Berkaitan dengan hal itu, Imam an-Nawawi dalam muqaddimah kitab al-Majmu’ menjelaskan sebagai berikut:
وَيَنْبَغِي أَنْ يَبْدَأَ مِنْ دُرُوْسِهِ عَلَى الْمَشَايِخِ وَفِي الْحِفْظِ وَالتِّكْرَارِ وَالْمُطَالَعَةِ بِالْأَهَمِّ فَالْأَهَمِّ: وَأَوَّلُ مَا يَبْتَدِئُ بِهِ حِفْظُ الْقُرْآنِ الْعَزِيْزِ فَهُوَ أَهَمُّ الْعُلُوْمِ وَكَانَ السَّلَفُ لاَ يُعَلِّمُوْنَ الْحَدِيْثَ وَالْفِقْهَ إِلاَّ لِمَنْ حَفِظَ الْقُرْآنَ وَإِذَا حَفِظَهُ فَلْيَحْذَرْ مِنَ الْاِشْتِغَالِ عَنْهُ بِالْحَدِيْثِ وَالْفِقْهِ وَغَيْرِهِمَا اشْتِغَالاً يُؤَدِّي إِلَى نِسْيَانِ شَيْءٍ مِنْهُ أَوْ تَعْرِيْضِهِ لِلنِّسْيَانِ. وَبَعْدَ حِفْظِ الْقُرْآنِ يَحْفَظُ مِنْ كُلِّ فَنٍّ مُخْتَصَرًا وَيَبْدَأُ بِالْأَهَمِّ وَمِنْ أَهَمِّهَا الْفِقْهُ وَالنَّحْوُ ثُمَّ الْحَدِيْثُ وَالْأُصُوْلُ ثُمَّ الْبَاقِي عَلَى مَا تَيَسَّرَ
Sudah semestinya seseorang mengawali belajarnya kepada para syaikh, termasuk dalam hal hafalan dan kajian, dengan yang paling penting lalu yang penting berikutnya. Hal pertama yang harus dipelajari adalah menghafal al-Qur`an al-‘Aziz. Itu adalah ilmu yang paling penting. Para ulama salaf tidak mengajarkan hadits dan fiqih kecuali kepada orang yang sudah hafal al-Qur`an. Jika seseorang sudah hafal al-Qur`an waspadalah dari tersibukkan oleh hadits, fiqih, atau lainnya yang menyebabkannya lupa dari hafalannya atau sebatas mengganggu hafalannya. Setelah hafal al-Qur`an, baru seseorang menghafal ilmu lainnya mulai dari yang mukhtashar (ringkasan). Mulai dari yang paling penting, yaitu fiqih, nahwu, hadits, ushul, kemudian ilmu lainnya yang mudah baginya.[12]

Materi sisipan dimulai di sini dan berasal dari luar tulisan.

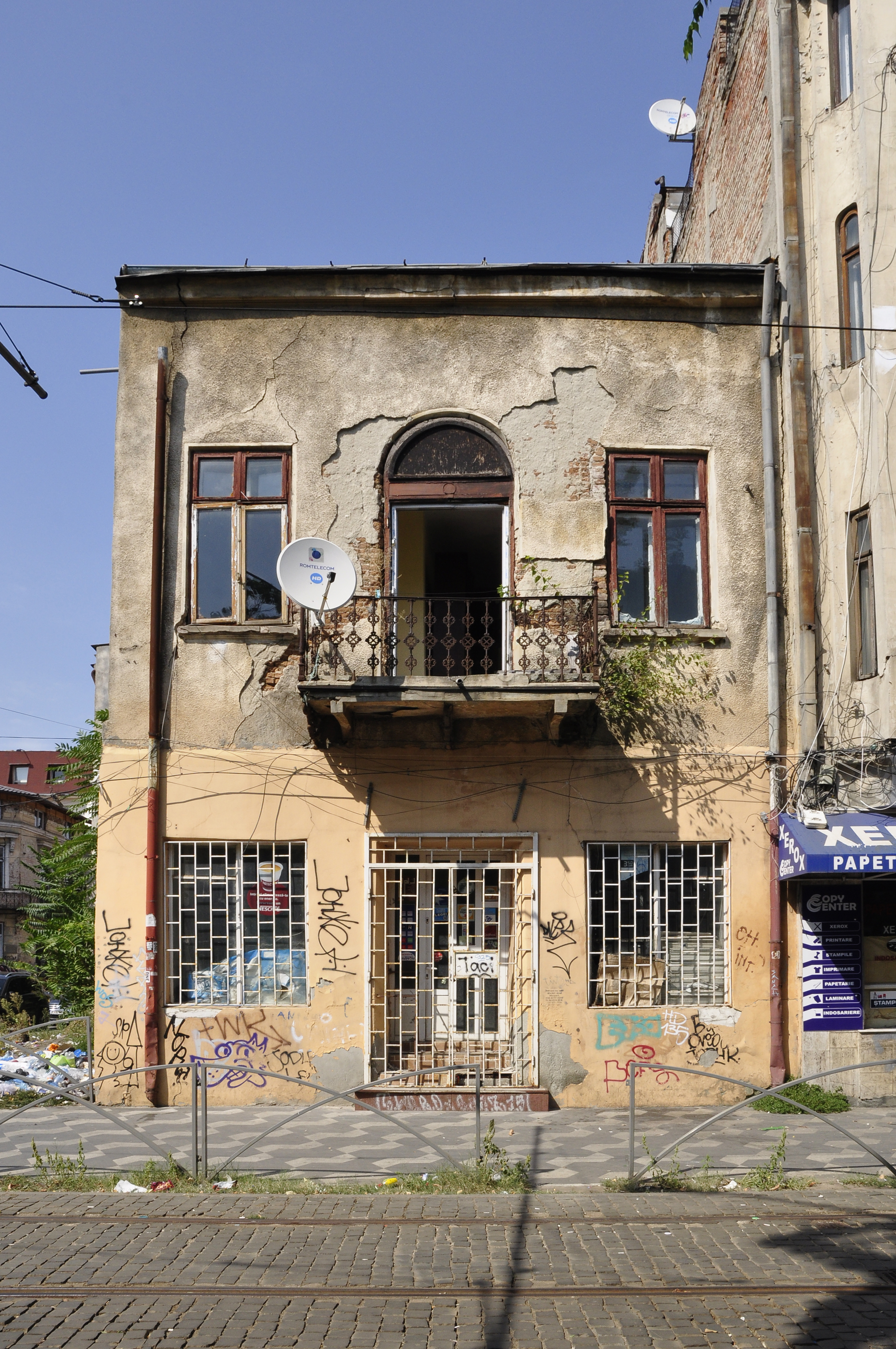 Casă - Str. Băniei 11
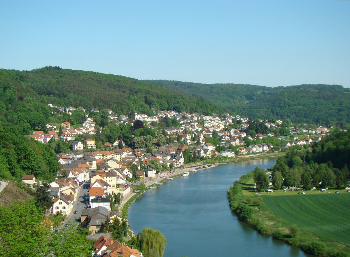 Blick von der Hinterburg auf Neckarsteinach
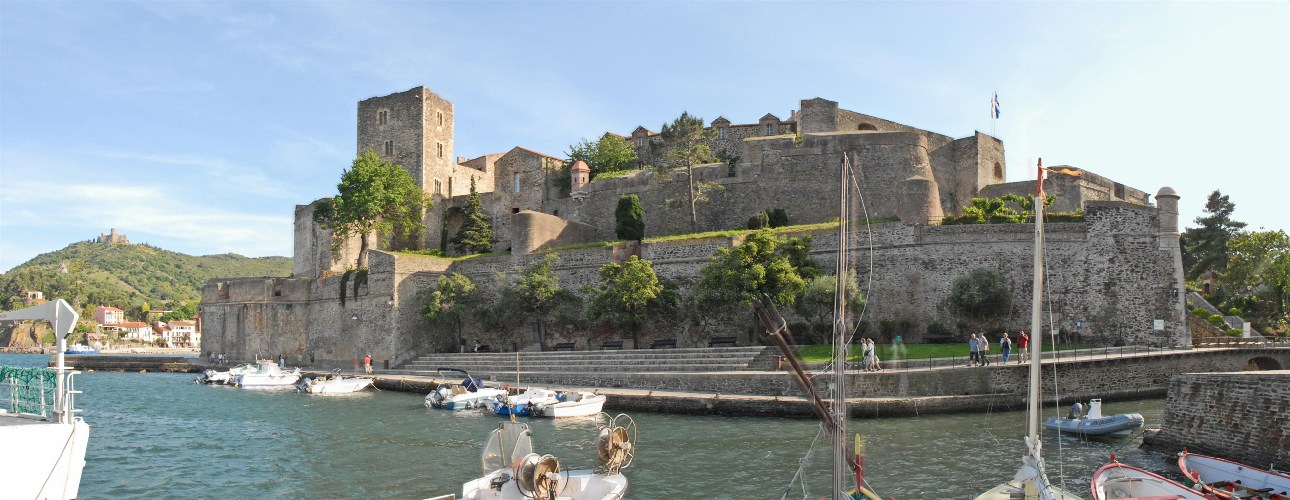 Autrefois point stratégique de la côte catalane, Collioure possède un réseau important de fortifications. Pièce maîtresse du dispositif défensif, le château royal fut élevé sur un site de construction romaine. Essentiellement aménagé par les Comtes du Roussillon et les Rois d’Aragon entre 1276 et 1344, il accueillera la cour des Rois de Majorque. La forteresse sera ensuite occupée par les Espagnols jusqu’en 1642, date où elle retombera aux mains des français. Vauban fera alors élever l’enceinte extérieure..(extrait du site officiel de la ville).. Le port de Collioure est situé dans un crique abritée des vents, ce qui en fait un des plus beaux sites de la côte méditerranéenne française.

Penjelasan yang tidak jauh berbeda dikemukakan oleh Syaikhul-Islam Ibn Taimiyyah:
وَأَمَّا طَلَبُ حِفْظِ الْقُرْآنِ فَهُوَ مُقَدَّمٌ عَلَى كَثِيرٍ مِمَّا تُسَمِّيهِ النَّاسُ عِلْمًا. وَهُوَ إمَّا بَاطِلٌ أَوْ قَلِيلُ النَّفْعِ. وَهُوَ أَيْضًا مُقَدَّمٌ فِي التَّعَلُّمِ فِي حَقِّ مَنْ يُرِيدُ أَنْ يَتَعَلَّمَ عِلْمَ الدِّينِ مِنْ الْأُصُولِ وَالْفُرُوعِ فَإِنَّ الْمَشْرُوعَ فِي حَقِّ مِثْلِ هَذَا فِي هَذِهِ الْأَوْقَاتِ أَنْ يَبْدَأَ بِحِفْظِ الْقُرْآنِ فَإِنَّهُ أَصْلُ عُلُومِ الدِّينِ... وَالْمَطْلُوبُ مِنْ الْقُرْآنِ هُوَ فَهْمُ مَعَانِيهِ وَالْعَمَلُ بِهِ فَإِنْ لَمْ تَكُنْ هَذِهِ هِمَّةَ حَافِظِهِ لَمْ يَكُنْ مِنْ أَهْلِ الْعِلْمِ وَالدِّينِ وَاَللَّهُ سُبْحَانَهُ أَعْلَمُ
Adapun menghafal al-Qur`an maka itu harus diprioritaskan daripada ilmu lain yang dikenal oleh manusia, entah itu ilmu yang batil ataupun yang sedikit manfaatnya. Ia juga harus diprioritaskan daripada mempelajari ilmu-ilmu agama baik yang ushûl-nya atau cabang-cabangnya. Karena sesungguhnya yang disyari'atkan sebagai kewajiban dalam hal ini, pada waktu-waktu ini, adalah mulai dengan menghafal al-Qur`an, karena itu merupakan ashal dari ilmu-ilmu agama... Di samping itu, sudah barang tentu yang dituntut dari al-Qur`an adalah memahami maknanya dan mengamalkannya. Jika bukan ini yang menjadi motif dari sang penghafal al-Qur`an, maka tentu ia tidak termasuk ahli ilmu dan agama. Allah Subahanahu lebih mengetahui.[13]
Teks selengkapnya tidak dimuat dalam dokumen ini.